Shorthand (Recommended)
Sessions auto-launch on first use:
firecrawl browser "open https://example.com"
firecrawl browser "snapshot"
firecrawl browser "click @e5"
firecrawl browser "fill @e3 'search query'"
firecrawl browser "scrape" -o .firecrawl/browser-scrape.md
firecrawl browser close
Core commands: open <url>, snapshot, screenshot, click <@ref>, type <@ref> <text>, fill <@ref> <text>, scrape, scroll <direction>, wait <seconds>
Playwright & Script Execution (Remote Sandbox Only)

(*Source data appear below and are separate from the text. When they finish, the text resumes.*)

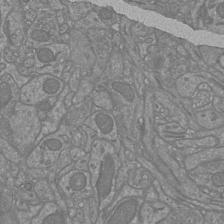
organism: Mouse
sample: Cortical neurons
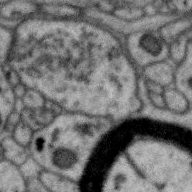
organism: Zebra finch
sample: Brain
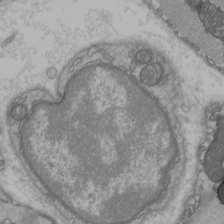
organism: C57BL Mouse
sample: Heart
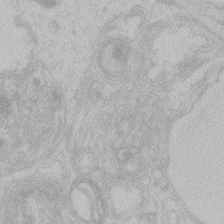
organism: Zebrafish
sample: Macrophage infected with Toxoplasma gondii
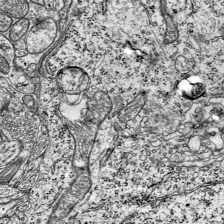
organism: Mouse
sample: Visual Cortex
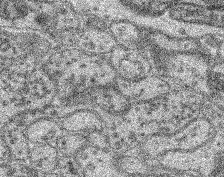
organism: Mouse
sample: Retina
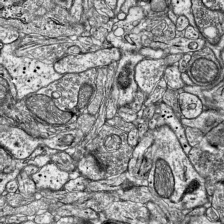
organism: Mouse
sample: Visual Cortex
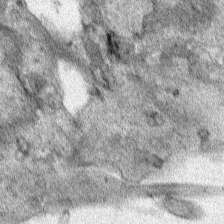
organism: Human
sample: Mitochondria in HCT116 cells
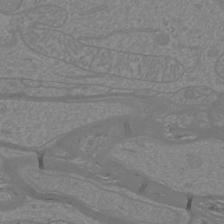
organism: Mouse
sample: Cortical neurons
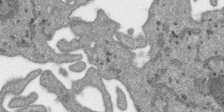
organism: Human
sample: Lung epithelial cells infected with SARS-CoV-2
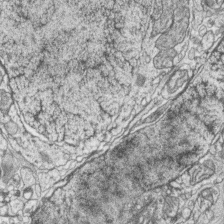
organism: Zebrafish
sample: synaptic ribbons in rod cells and cone cells
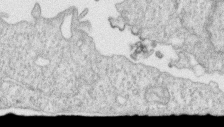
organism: Human
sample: HeLa cell HIV synapse
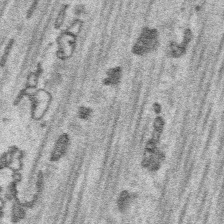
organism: Platynereis dumerilii
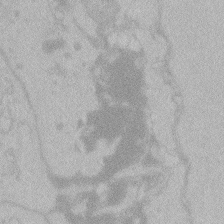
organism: Zebrafish
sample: Macrophage infected with Toxoplasma gondii
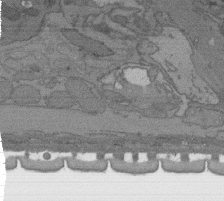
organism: C. elegans
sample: AFD neurons C. elegans
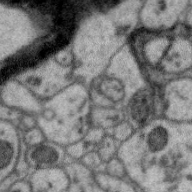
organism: Zebra finch
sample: Brain
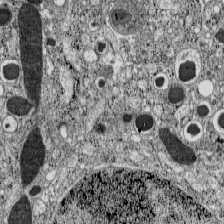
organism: C57BL Mouse
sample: Pancreatic islet
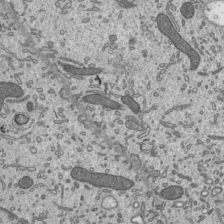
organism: Mouse
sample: Mouse epididymis efferent ductule cilia
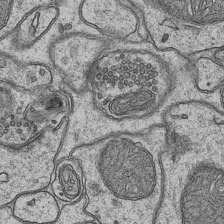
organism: Mouse
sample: CA1 Hippocampus
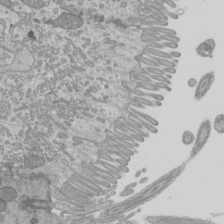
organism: Mouse
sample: Cilia; mouse epididymis
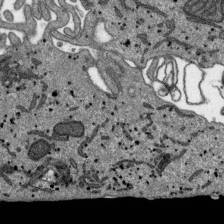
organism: Human
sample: Lung epithelial cells, uninfected (mock) control
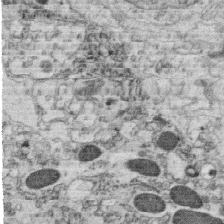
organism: C. elegans
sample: C. elegans oocyte; sperm cells
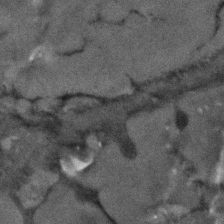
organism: Human
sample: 1205lu cells
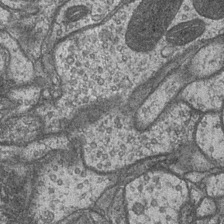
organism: Drosophila
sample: Optic medulla
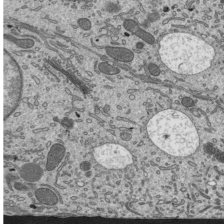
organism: Mouse
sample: Mouse epididymis efferent ductule cilia
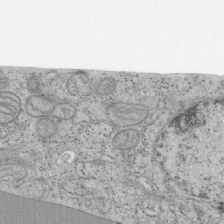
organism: Human
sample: HeLa cells
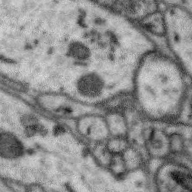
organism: Zebra finch
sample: Brain
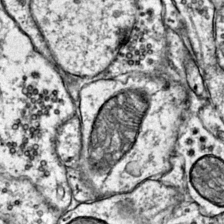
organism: Mouse
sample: Primary visual cortex
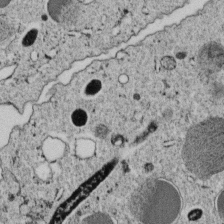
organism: C. elegans
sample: C. elegans embryo early stage
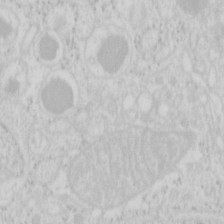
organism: Mouse
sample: Pancreas
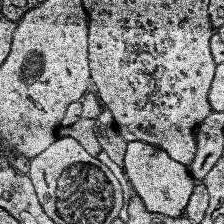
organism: Human
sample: Temporal Lobe
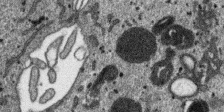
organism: Human
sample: Lung epithelial cells infected with SARS-CoV-2
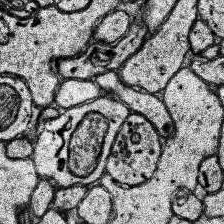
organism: Human
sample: Temporal Lobe
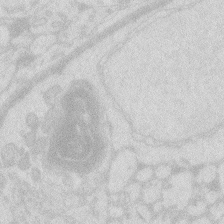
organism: Zebrafish
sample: Macrophage
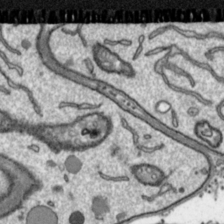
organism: Toxoplasma gondii
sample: Parasites in a vacuole inside a host cell
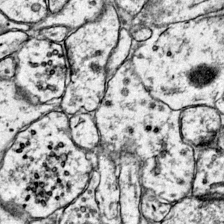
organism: Mouse
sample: Primary visual cortex
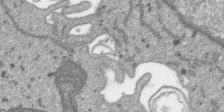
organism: Human
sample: Lung epithelial cells infected with SARS-CoV-2
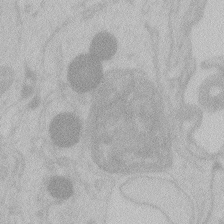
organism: Zebrafish
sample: Macrophage infected with Toxoplasma gondii
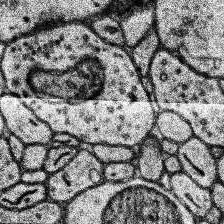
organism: Human
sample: Temporal Lobe

The --python, --node, and --bash flags execute code exclusively in Firecrawl's remote sandboxed cloud environment. Code runs in an isolated VM with no access to the user's local filesystem, environment variables, or network. The sandbox has Playwright and agent-browser pre-installed.
# Playwright Python (runs in remote sandbox)
firecrawl browser execute --python 'await page.goto("https://example.com")
print(await page.title())'
# Playwright JavaScript (runs in remote sandbox)
firecrawl browser execute --node 'await page.goto("https://example.com"); await page.title()'
# Shell commands (runs in remote sandbox, not locally)
firecrawl browser execute --bash "agent-browser snapshot"
In Python/Node mode, page, browser, and context objects are pre-configured. Use print() to return output from Python execution.
Session Management
firecrawl browser launch-session --ttl 600
firecrawl browser list
firecrawl browser close
Options: --ttl <seconds>, --ttl-inactivity <seconds>, --stream, --session <id>, -o <path>
Crawl
# Start and wait for completion
firecrawl crawl https://example.com --wait -o .firecrawl/crawl-result.json
# Limit scope
firecrawl crawl https://example.com --limit 100 --max-depth 3 --wait -o .firecrawl/crawl-result.json
# Crawl specific sections
firecrawl crawl https://example.com --include-paths /blog,/docs --wait -o .firecrawl/crawl-result.json
Options: --wait, --progress, --limit <n>, --max-depth <n>, --include-paths, --exclude-paths, --delay <ms>, --max-concurrency <n>, -o <path>
Agent
AI-powered autonomous web data extraction (takes 2-5 minutes):
firecrawl agent "Find the pricing plans for Firecrawl" --wait -o .firecrawl/agent-pricing.json
firecrawl agent "Extract product data" --urls https://example.com --wait -o .firecrawl/agent-products.json
firecrawl agent "Extract company info" --schema '{"type":"object","properties":{"name":{"type":"string"}}}' --wait -o .firecrawl/agent-info.json
Options: --urls <urls>, --model <spark-1-mini|spark-1-pro>, --schema <json>, --schema-file <path>, --max-credits <n>, --wait, -o <path>
Reading Output Files
Firecrawl output files can be large. Use incremental reads:
wc -l .firecrawl/file.md && head -50 .firecrawl/file.md
grep -n "keyword" .firecrawl/file.md
Parallelization
Run multiple scrapes in parallel when possible:
firecrawl scrape https://site1.com -o .firecrawl/1.md &
firecrawl scrape https://site2.com -o .firecrawl/2.md &
firecrawl scrape https://site3.com -o .firecrawl/3.md &
wait
Check firecrawl --status for your concurrency limit before parallelizing.